Cafferty estiró los brazos de nuevo haciendo un giro completo.
—Es el amo de todo este distrito; de lo bueno y de lo malo.
—¿Y el dinero?
—Lo buscará, Rebus. Es lo que mejor hace.
—Sí que sé liar a la gente, cierto.
Se volvieron los dos y vieron a Gareth Tench en la puerta, con la luz a su espalda.
—Y no me asusto fácilmente, Cafferty; ni de ti ni de tus amigos.
Rebus iba a protestar, pero Tench prosiguió:
—Estoy limpiando la zona, así que puedo seguir con toda la ciudad. Si tus amigos de la policía no te expulsan, ya se encargará la comunidad.
Rebus advirtió a dos hombres fornidos detrás, en la puerta, a ambos lados de Tench.
—Vámonos —dijo a Cafferty.
Lo que menos le apetecía era mediar en una pelea de Cafferty.
De todos modos, tendría que hacerlo.
Agarró por el brazo a Cafferty, pero el gángster se zafó de él.
—Nunca pierdo una batalla —previno Cafferty a Tench—. Piénsalo antes de iniciarla.
—No necesito hacer nada —replicó Tench—. Tu pequeño imperio se está desmoronando.
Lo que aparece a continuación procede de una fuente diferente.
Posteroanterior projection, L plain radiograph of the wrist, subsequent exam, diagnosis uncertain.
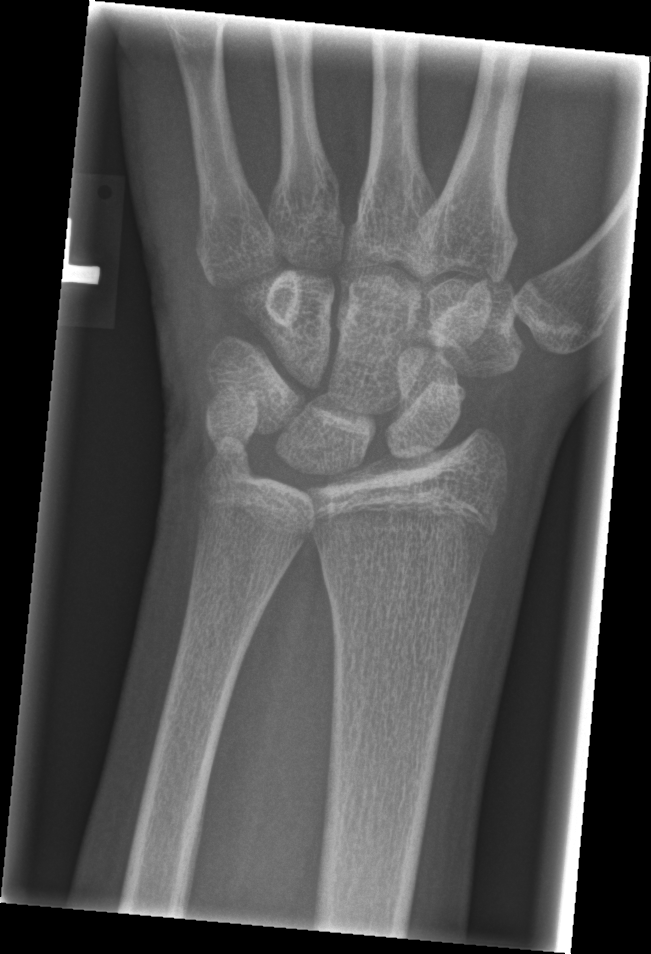
osteopenia: present
fracture: none labeled

Ya es hora de que te des cuenta. ¿Te cuesta encontrar gorilas para los pubs? ¿No tienes inquilinos en esos pisos de mala muerte? ¿Te faltan conductores de taxi? —En su boca comenzó a dibujarse una sutil sonrisa—. Es tu ocaso, Cafferty. Despierta y encarga el ataúd.
Cafferty fue a dar un salto hacia Tench, pero Rebus lo asió en el preciso instante en que los dos guardaespaldas daban un paso al frente, y, de espaldas a la puerta, empujó al gángster hacia el Bentley.
—Sube y vámonos —le ordenó.
—¡Yo nunca perdí una batalla! —gritó Cafferty con el rostro congestionado, pero abrió de un tirón la puerta y se dejó caer en el asiento del volante.
Rebus dio la vuelta por delante del coche hacia el asiento del pasajero y miró a la puerta del local. Tench les despedía con una sonrisa diciendo adiós con la mano. Rebus quiso decir algo, aunque sólo fuera para que Tench supiera que él no era un hombre de Cafferty, pero el concejal dio media vuelta y en la entrada sólo quedaron sus adláteres.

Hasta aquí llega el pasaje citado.